It's hard to imagine a cultural icon with greater ubiquity than McDonald's (MCD). After all, it seems the Golden Arches are present in every town, no matter how small, and at every exit off an interstate highway. But while you'll never have trouble finding a Big Mac, change is on the horizon: The sandwich shop Subway is close to exceeding the number of McDonald's restaurants worldwide.
When exactly will Subway overtake MickyD's? "My guess is it's going to be before the end of the year," says Tony Pace, chief marketing officer of the Subway Franchise Advertising Fund Trust.
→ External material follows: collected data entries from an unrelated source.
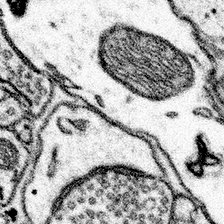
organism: Mouse
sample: Somatosensory cortex neuropil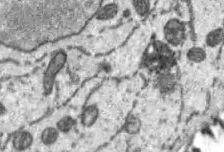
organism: Human
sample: HeLa cells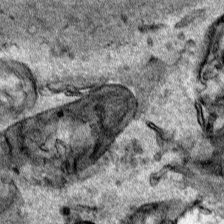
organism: Human
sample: Mitochondria in HCT116 cells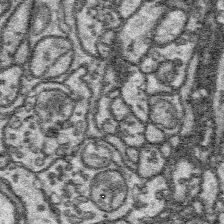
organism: Platynereis dumerilii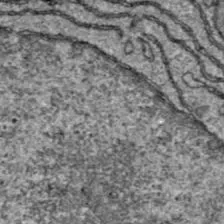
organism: C57BL Mouse
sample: Liver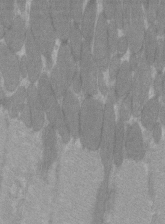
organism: C57BL Mouse
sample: Tibialis anterior muscle cell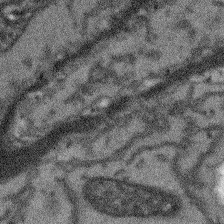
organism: Arabidopsis thaliana
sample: Root tip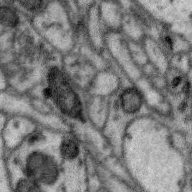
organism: Zebra finch
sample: Brain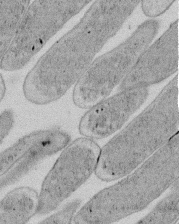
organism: E. coli
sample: Bacterial nucleoid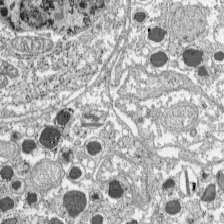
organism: C57BL Mouse
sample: Pancreatic islet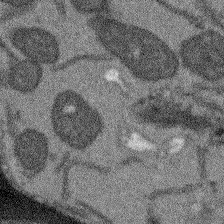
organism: Arabidopsis thaliana
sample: Root tip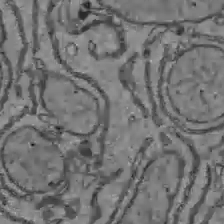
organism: C57BL Mouse
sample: Liver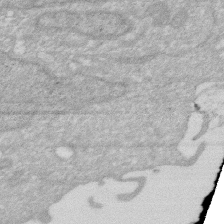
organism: Human
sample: HIV infected U937 cells

He says consumers are always surprised to learn that Subway has more than 32,000 outlets. "We're not as visible as McDonald's because we can put a Subway restaurant into a relatively small footprint. We can be in a strip mall and don't need to be a big stand-alone restaurant."
It may seem incredible that such venerable American icon as McDonald's could be surpassed by a sandwich shop that began in 1965. Yet the company, which is owned by closely held Doctor's Associates Inc., seems to have hit upon a branding strategy that's stimulated the public's appetite for its subs. Its message is that by eating at Subway, anyone might become healthier. Just look at Jared Fogle, the man who lost 245 pounds by incorporating Subway sandwiches into his diet and subsequently became the public face of the fast-food chain.
That message has struck a chord with many consumers at a time when obesity rates are up and many people feel they lack the time to prepare home-cooked meals. McDonald's, on the other hand, was hurt by the 2004 documentary Super Size Me, which tracked filmmaker Morgan Spurlock as he ate only McDonald's food for 30 days. The result? He gained 24 pounds and his cholesterol skyrocketed.
Yet McDonald's is hardly slacking off. The company said on Sept. 9 that sales at stores open more than a year rose 2.2 percent in August, boosted by new products including the McCafe coffee drinks and the Angus Third Pounder burgers. And even though Subway's locations will soon outpace McDonald's, it's sales are a still a fraction of the burger behemoth's. According to Advertising Age, which cited data from Technomic, the average Subway store made about $445,000 last year, compared with $2.3 million for the average U.S. McDonald's.
That smaller size can be seen as a strategic benefit for competing with McDonald's, says Subway's Pace. "Maybe we'll sneak up on them," he says.